(Instructions for the task):
Apart from the pictures, everything in the lines below must be printed exactly.

(Source data):
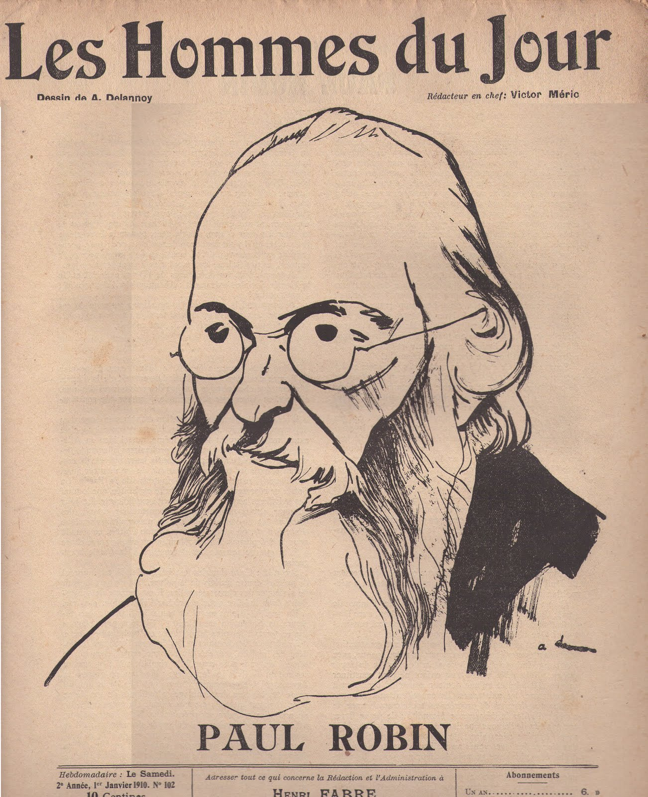 Paul Robin (3 avril 1837 à Toulon, France - 31 août 1912 à Paris) est un pédagogue libertaire français, connu en particulier pour avoir développé l'éducation intégrale à l'orphelinat de Cempuis. Il disait : « La science officielle de l'éducation ne trouve rien de mieux à faire des jeunes adolescents que de les enfermer : les privilégiés au collège, les vulgaires à l'atelier, les parias en prison ».
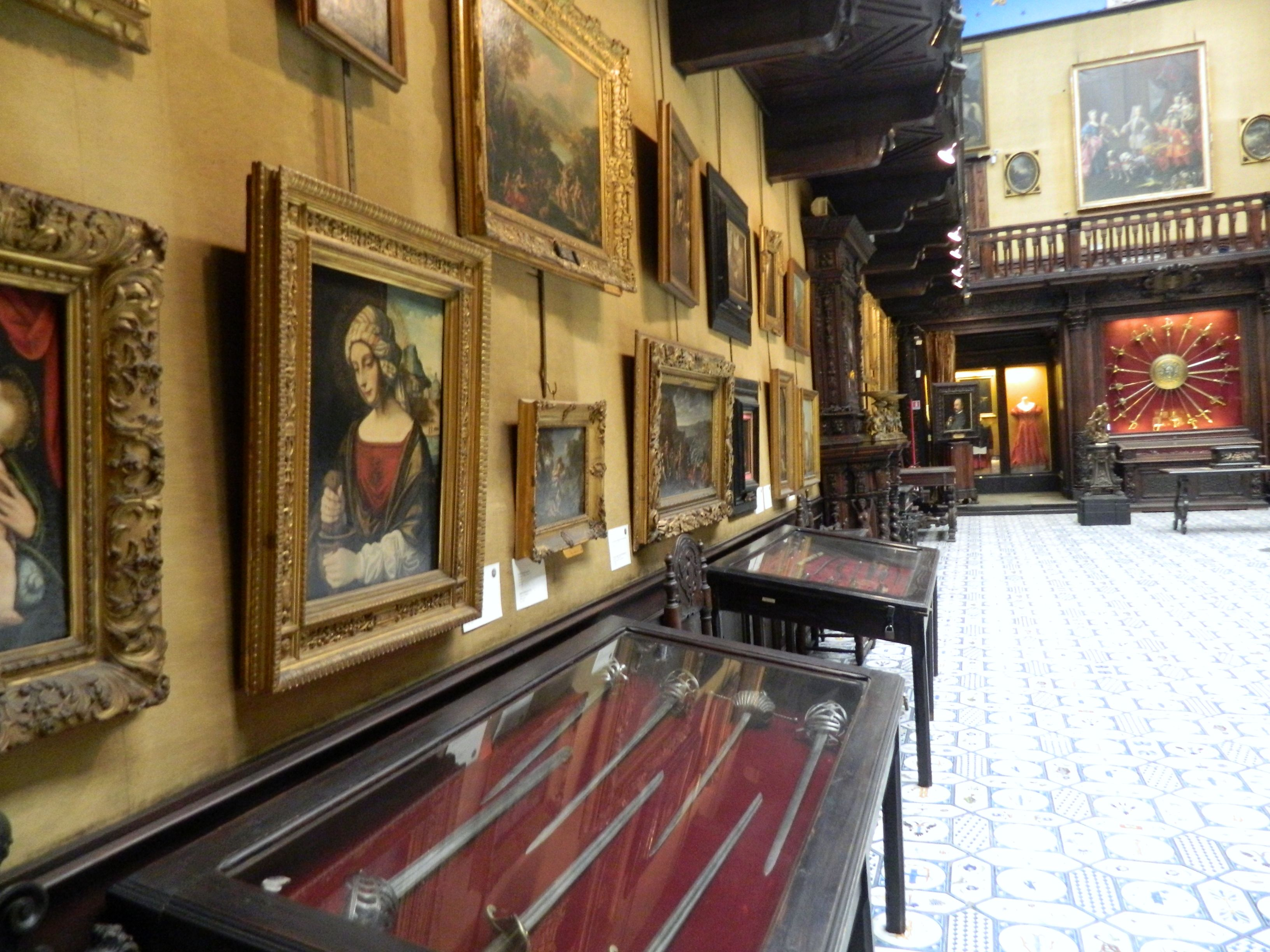 Museo Civico Gaetano Filangieri (Palazzo Como), Napoli.
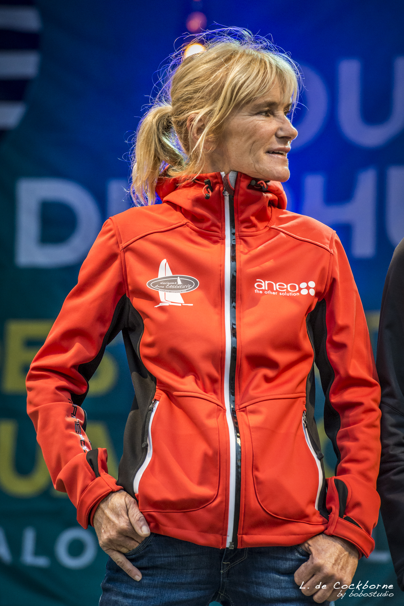 ANNE CASENEUVE

(Response area):
 Paul Robin (3 avril 1837 à Toulon, France - 31 août 1912 à Paris) est un pédagogue libertaire français, connu en particulier pour avoir développé l'éducation intégrale à l'orphelinat de Cempuis. Il disait : « La science officielle de l'éducation ne trouve rien de mieux à faire des jeunes adolescents que de les enfermer : les privilégiés au collège, les vulgaires à l'atelier, les parias en prison ».
 Museo Civico Gaetano Filangieri (Palazzo Como), Napoli.
 ANNE CASENEUVE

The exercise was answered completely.